WebRTC is a free, open project that enables web browsers with Real-Time Communications (RTC) capabilities via simple Javascript APIs. The WebRTC components have been optimized to best serve this purpose.

Our mission: To enable rich, high quality, RTC applications to be developed in the browser via simple Javascript APIs and HTML5.

The WebRTC initiative is a project supported by Google, Mozilla and Opera. This page is maintained by the Google Chrome team.

via WebRTC.

And the latest current events surrounding WebRTC is this:

From: Hello Firefox, this is Chrome calling!

For the first time, Chrome and Firefox can “talk” to each other via WebRTC. WebRTC is a new set of technologies that brings clear crisp voice, sharp high-definition (HD) video and low-delay communication to the web browser.

DOSBoxWiki

DOSBox emulates an Intel x86 PC, complete with sound, graphics, mouse, joystick, modem, etc., necessary for running many old MS-DOS games that simply cannot be run on modern PCs and operating systems, such as Microsoft Windows XP, Windows Vista, Linux and FreeBSD. However, it is not restricted to running only games. In theory, any MS-DOS or PC-DOS (referred to commonly as “DOS”) application should run in DOSBox, but the emphasis has been on getting DOS games to run smoothly, which means that communication, networking and printer support are still in early development.

via DOSBoxWiki.

Not sure if I’ll ever need to use this but it’s nice to know it exists.  I read that they even ported this onto an Android platform.  I encountered DOSBox from this slashdot article.  Someone is running Windows 3.1 on their Android tablet so they can run a 1996 version of  Photoshop.

An Open-Source exFAT Implementation Reaches v1.0

Linus Torvalds and others in the past have characterized FUSE file-systems as being for toys and misguided people, but FUSE has been used before for bringing Sun/Oracle’s ZFS to Linux, various other creative file-system implementations, and now exFAT. ExFAT support for Linux has been talked about going back to early 2009 but the support has been crap on Linux.

via [Phoronix] An Open-Source exFAT Implementation Reaches v1.0.

I always find filesystem debates fascinating.

As Obama heads back to office, a battle rages over the tech that got him reelected

Ryan and others argue, because the Obama tech team built on top of open source code — code that has been shared publicly and can be “forked,” essentially edited, by anyone. “The things we built off of open source should go back to the public,” says Manik Rathee, who worked as a user experience engineer with OFA. The team relied on open source frameworks like Rails, Flask, Jekyll and Django. “We wouldn’t have been able to accomplish what we did in one year if we hadn’t been working off open source projects,” says Rathee.

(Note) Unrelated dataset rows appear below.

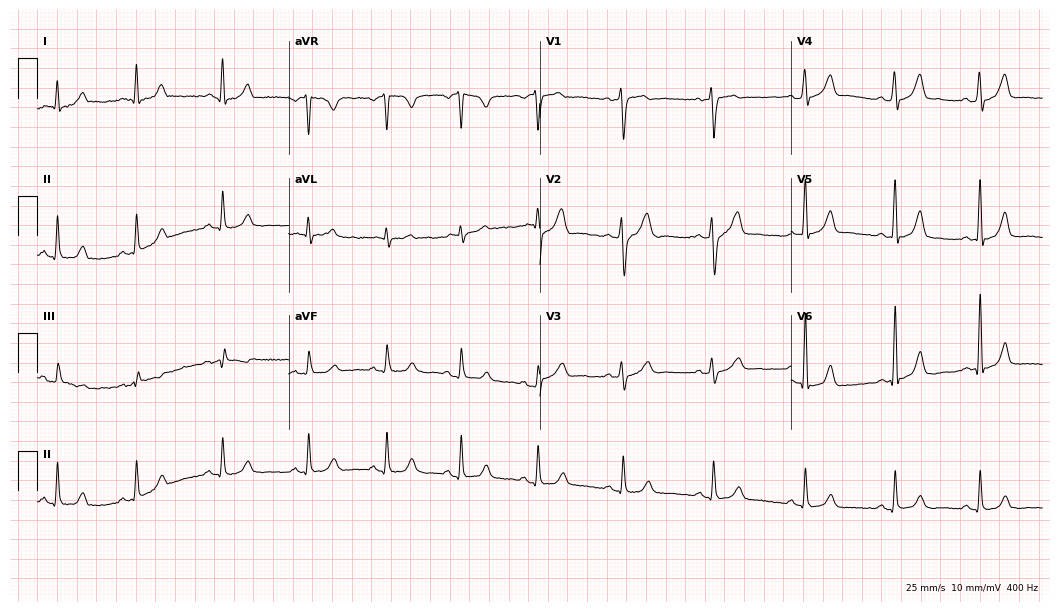
Electrocardiogram (10.2-second recording at 400 Hz), a man, 39 years old. Overall reading on record: normal ECG.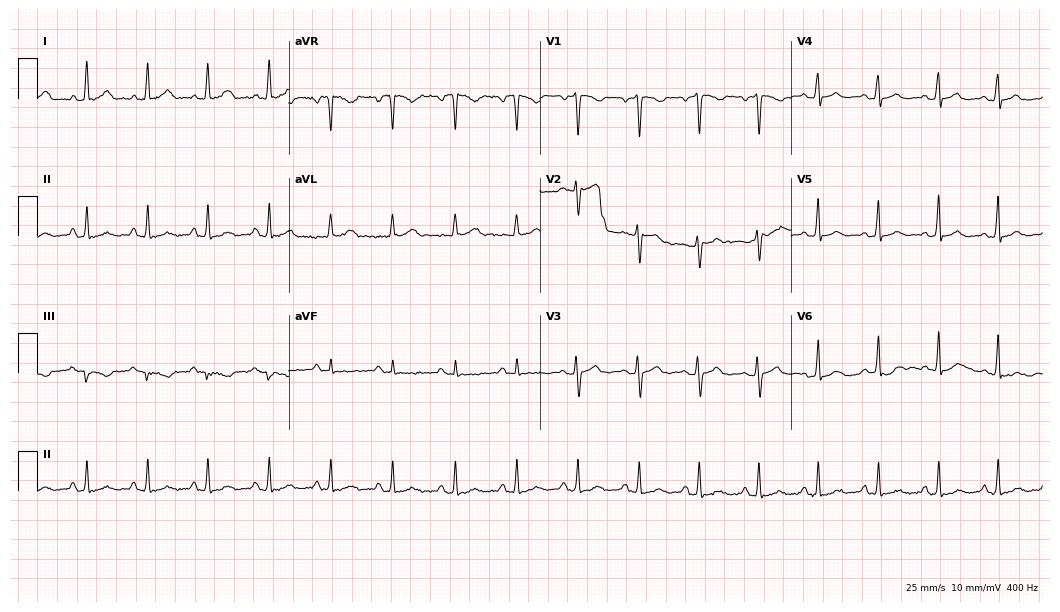
ECG — a female patient, 47 years old. Labelled as a normal ECG.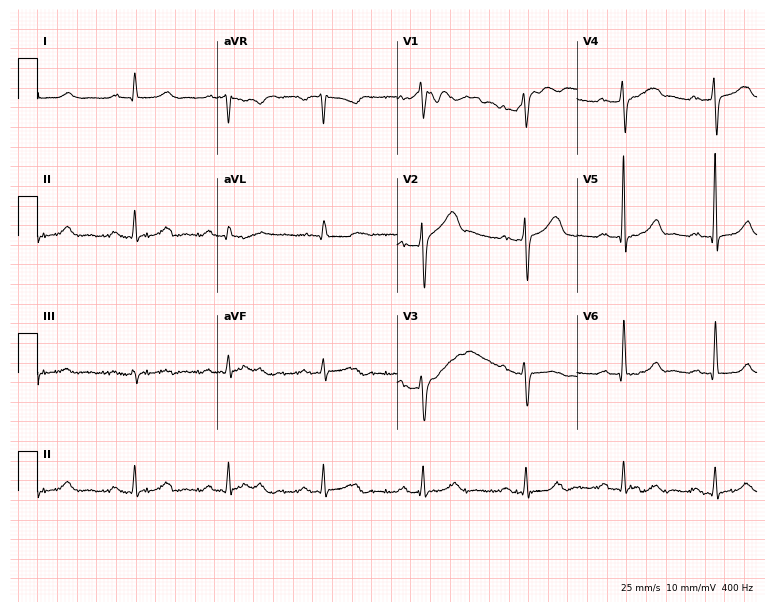
12-lead ECG from a male patient, 53 years old. Findings include first-degree AV block.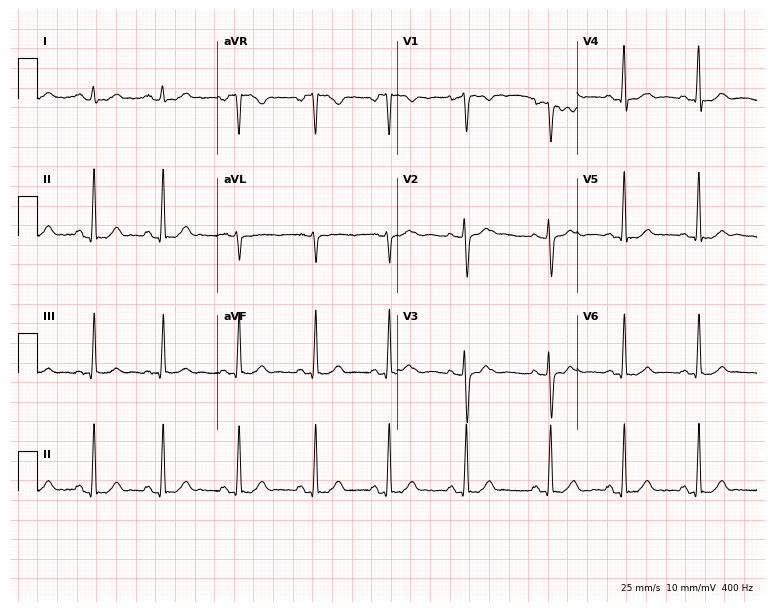
12-lead ECG from a 23-year-old female (7.3-second recording at 400 Hz). Recorded interpretation: within normal limits.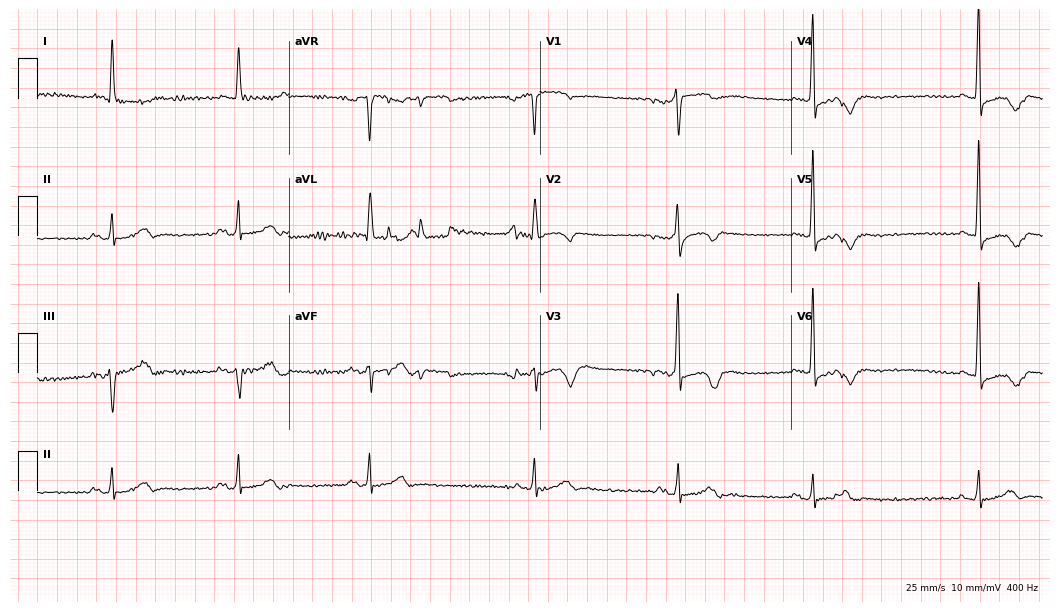
Electrocardiogram (10.2-second recording at 400 Hz), an 83-year-old female patient. Interpretation includes sinus bradycardia (a sinus rate of 50 beats per minute or less).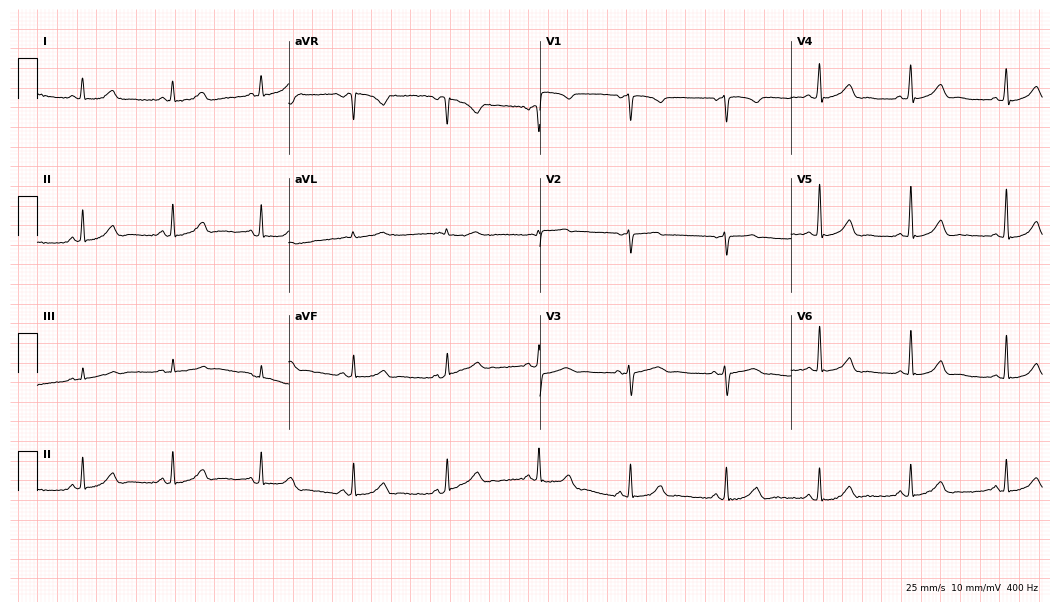
12-lead ECG from a 54-year-old woman (10.2-second recording at 400 Hz). Recorded interpretation: within normal limits.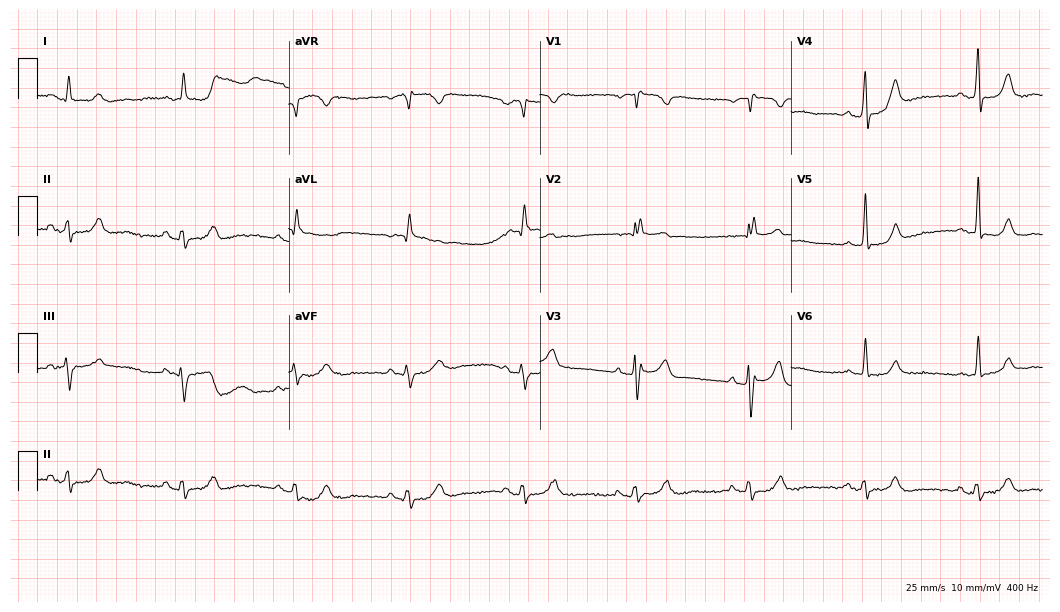
12-lead ECG from a 76-year-old man. Findings include right bundle branch block.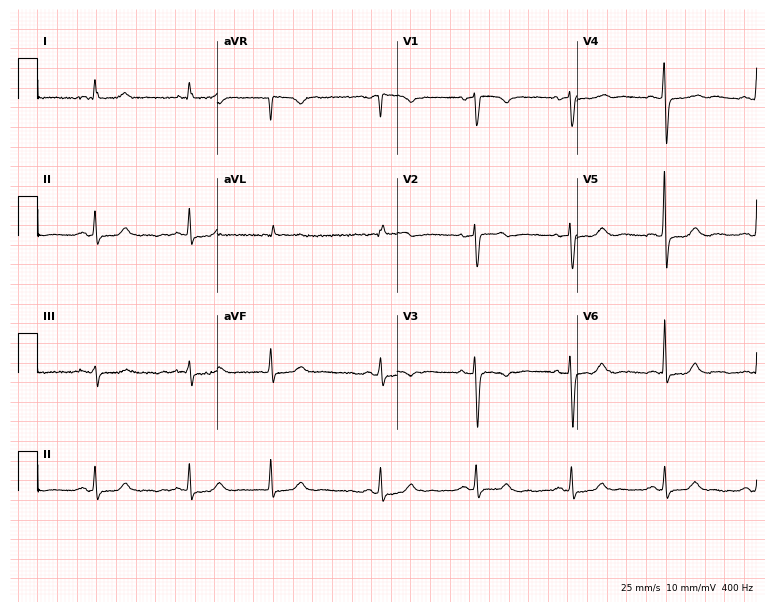
Resting 12-lead electrocardiogram (7.3-second recording at 400 Hz). Patient: a woman, 70 years old. None of these six findings is recorded: first-degree AV block, right bundle branch block, left bundle branch block, sinus bradycardia, atrial fibrillation, sinus tachycardia. Other findings, if any, are not listed.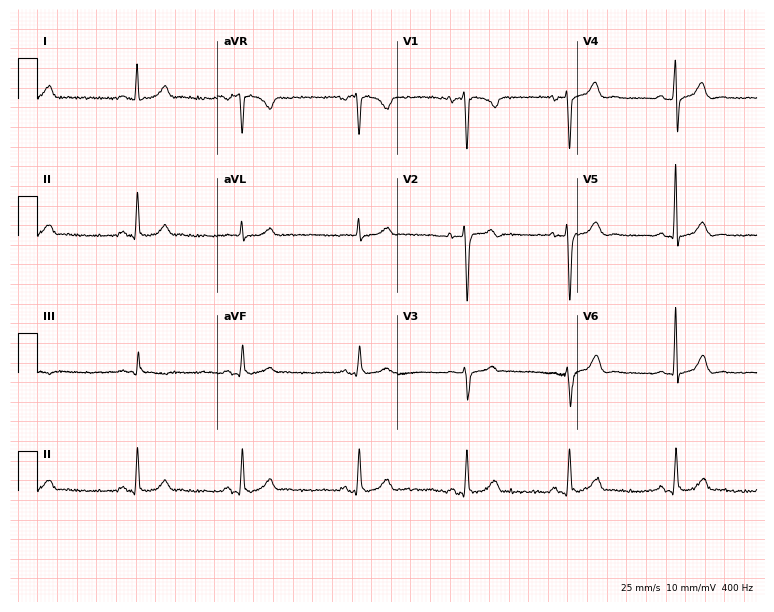
Resting 12-lead electrocardiogram (7.3-second recording at 400 Hz). Patient: a 39-year-old male. None of these six findings is recorded: first-degree AV block, right bundle branch block, left bundle branch block, sinus bradycardia, atrial fibrillation, sinus tachycardia. Findings outside these six are not listed.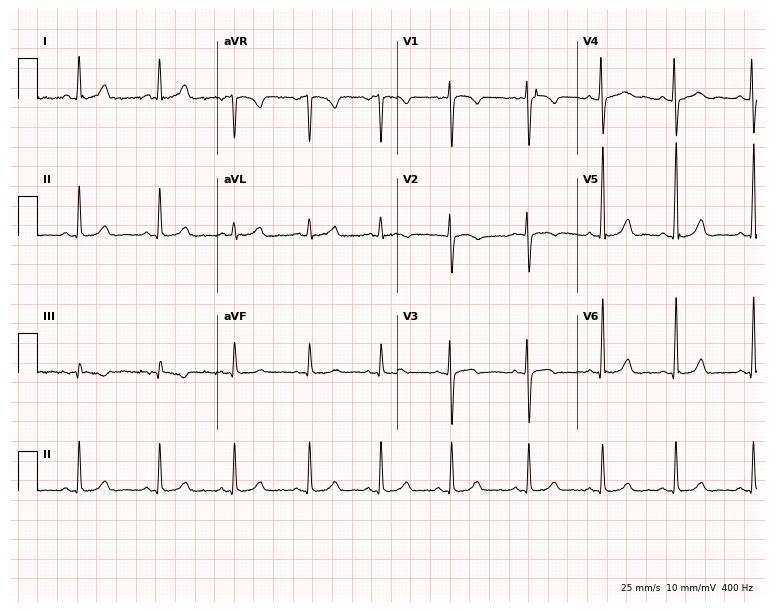
Resting 12-lead electrocardiogram (7.3-second recording at 400 Hz). Patient: a female, 32 years old. None of these six findings is recorded: first-degree AV block, right bundle branch block, left bundle branch block, sinus bradycardia, atrial fibrillation, sinus tachycardia. Only these six findings were labelled.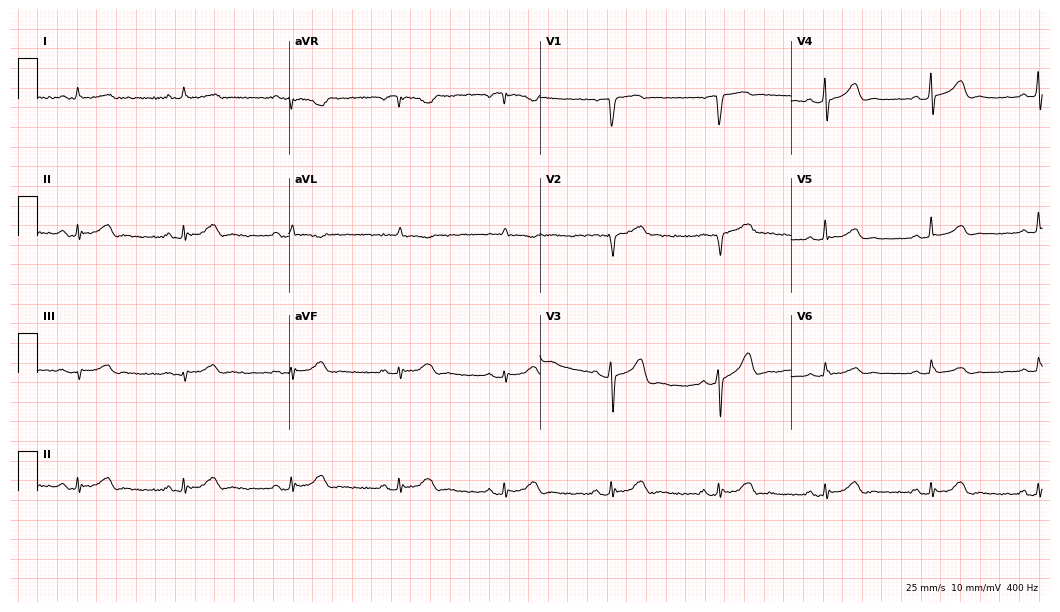
12-lead ECG from a 58-year-old man. Recorded interpretation: within normal limits.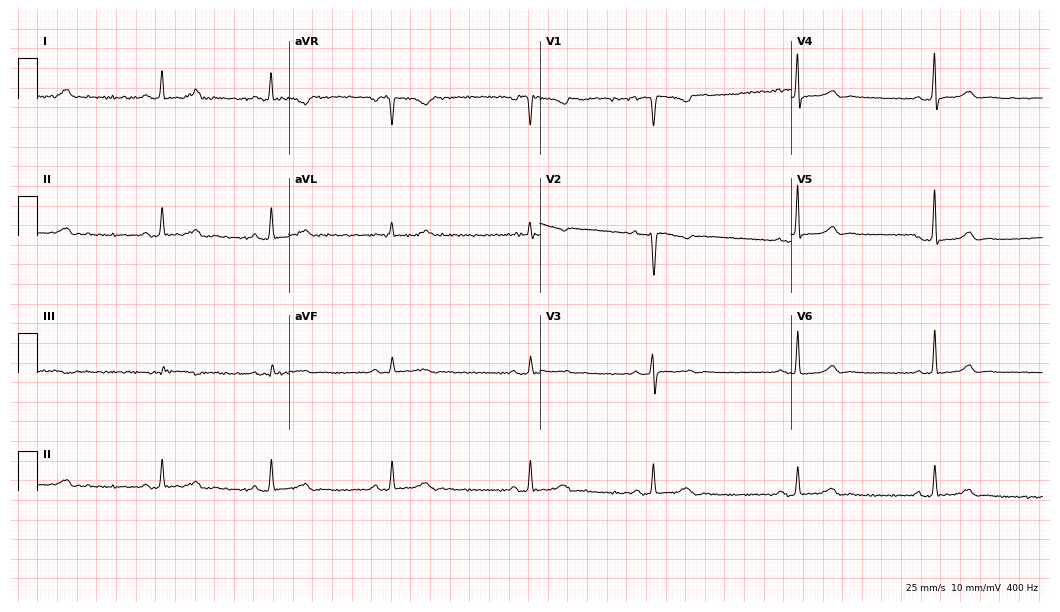
Resting 12-lead electrocardiogram (10.2-second recording at 400 Hz). Patient: a woman, 37 years old. Read as a normal ECG.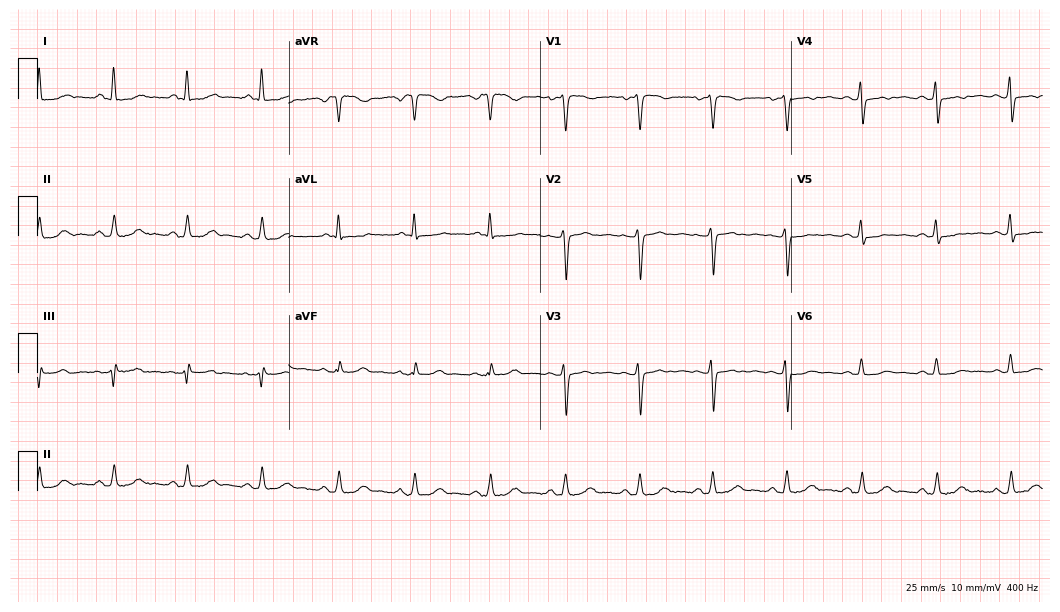
12-lead ECG (10.2-second recording at 400 Hz) from a female patient, 50 years old. Screened for six findings — first-degree AV block, right bundle branch block, left bundle branch block, sinus bradycardia, atrial fibrillation, sinus tachycardia — none is recorded.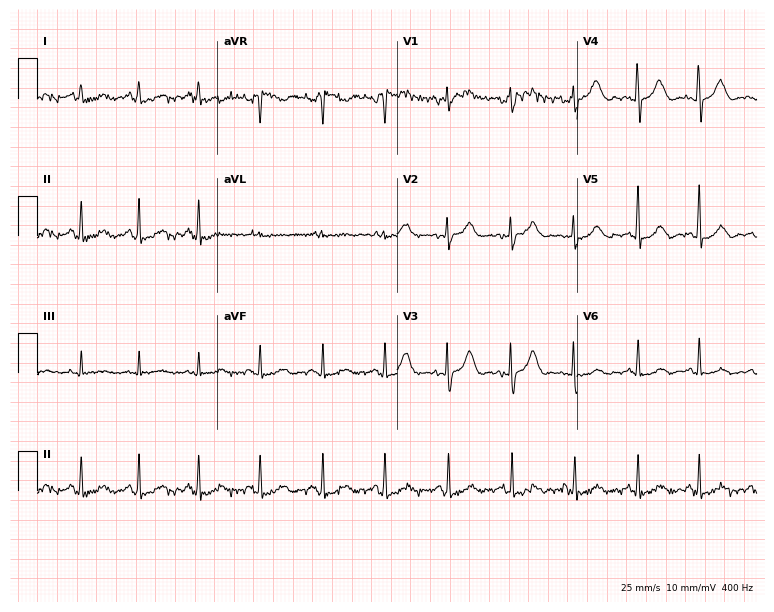
Electrocardiogram (7.3-second recording at 400 Hz), a female, 36 years old. Of the six screened findings (first-degree AV block, right bundle branch block, left bundle branch block, sinus bradycardia, atrial fibrillation, sinus tachycardia), none is recorded.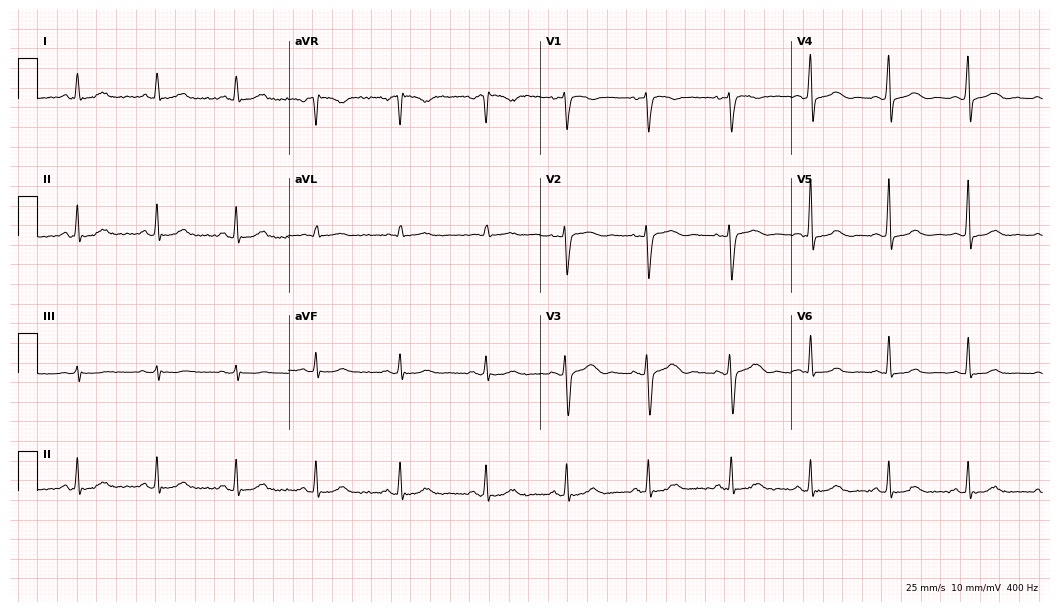
Resting 12-lead electrocardiogram. Patient: a female, 48 years old. None of these six findings is recorded: first-degree AV block, right bundle branch block (RBBB), left bundle branch block (LBBB), sinus bradycardia, atrial fibrillation (AF), sinus tachycardia.

via As Obama heads back to office, a battle rages over the tech that got him reelected | The Verge.

I think this is all kind of silly.  The code is probably not that novel.  I’d be more interested in simply learning more how they did it and I might be interested in their development process more than the actual code itself.  Although this team seemed to have done a good job, it was Obama who won the election — not the programmers or the program.  I find it funny that the non techie politicians want to keep all of this proprietary like the code itself has some sort of value.  I’m sure in 4 years this program will be so obsolete no one would think of using it.